Work task
Your answer should hold only the lines from the one containing "fracture bounding box." through the last line below, copied exactly; pictures stay out.

╭─ Records provided

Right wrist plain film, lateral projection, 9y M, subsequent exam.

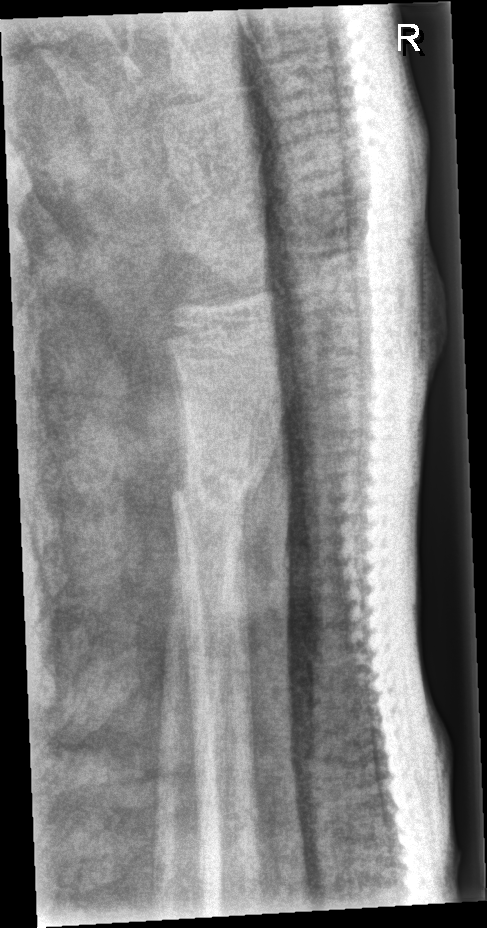 Bounding boxes in image-pixel xyxy.
AO code 23-M/3.1.
Bone fracture identified at 162 436 276 531.
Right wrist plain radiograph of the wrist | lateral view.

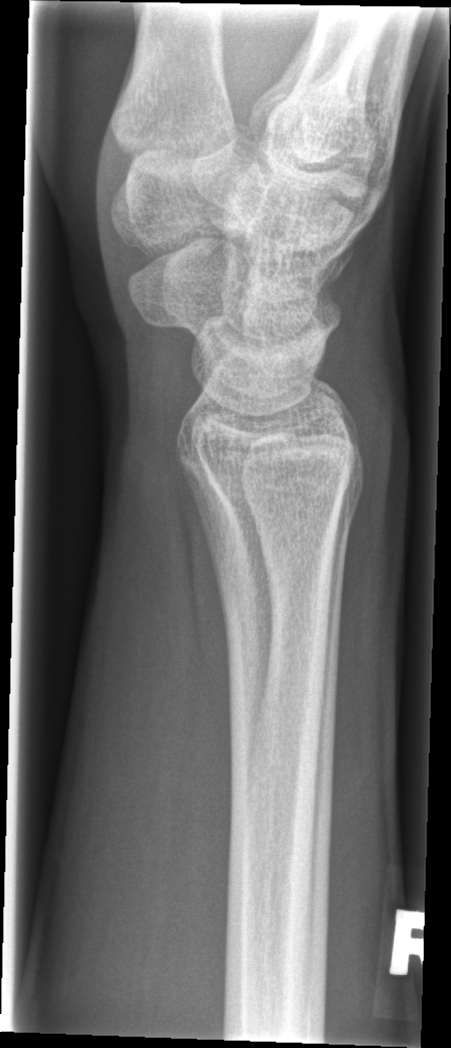
• No fracture bounding box.
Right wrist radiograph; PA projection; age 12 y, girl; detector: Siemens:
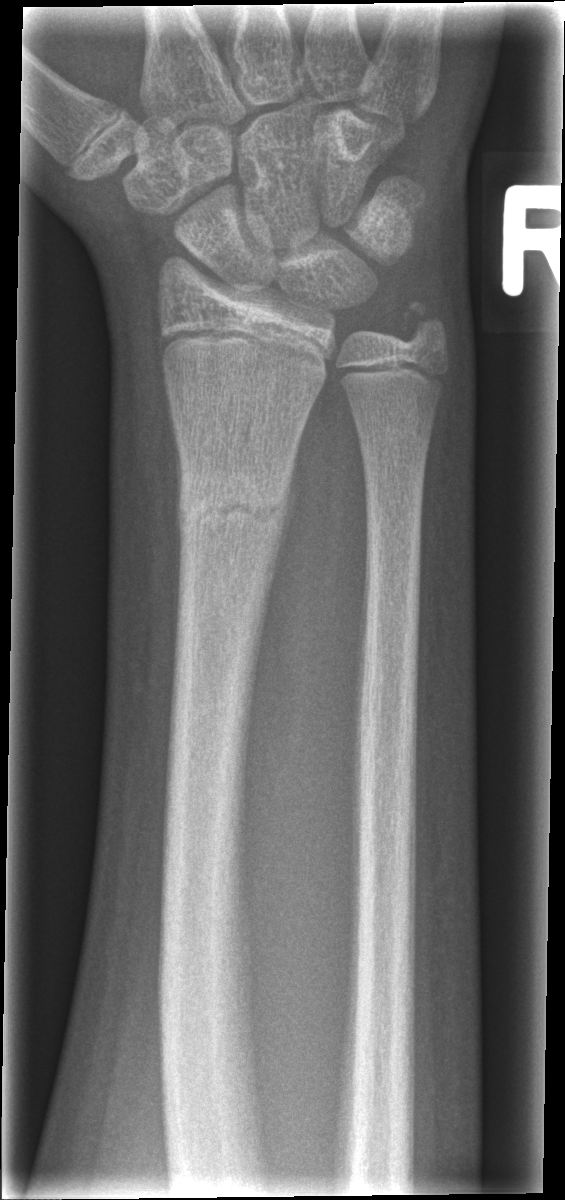

Two bone fractures at 175 469 295 543; 391 293 451 357.

╰─

Your response
• No fracture bounding box.
Right wrist radiograph; PA projection; age 12 y, girl; detector: Siemens:

Two bone fractures at 175 469 295 543; 391 293 451 357.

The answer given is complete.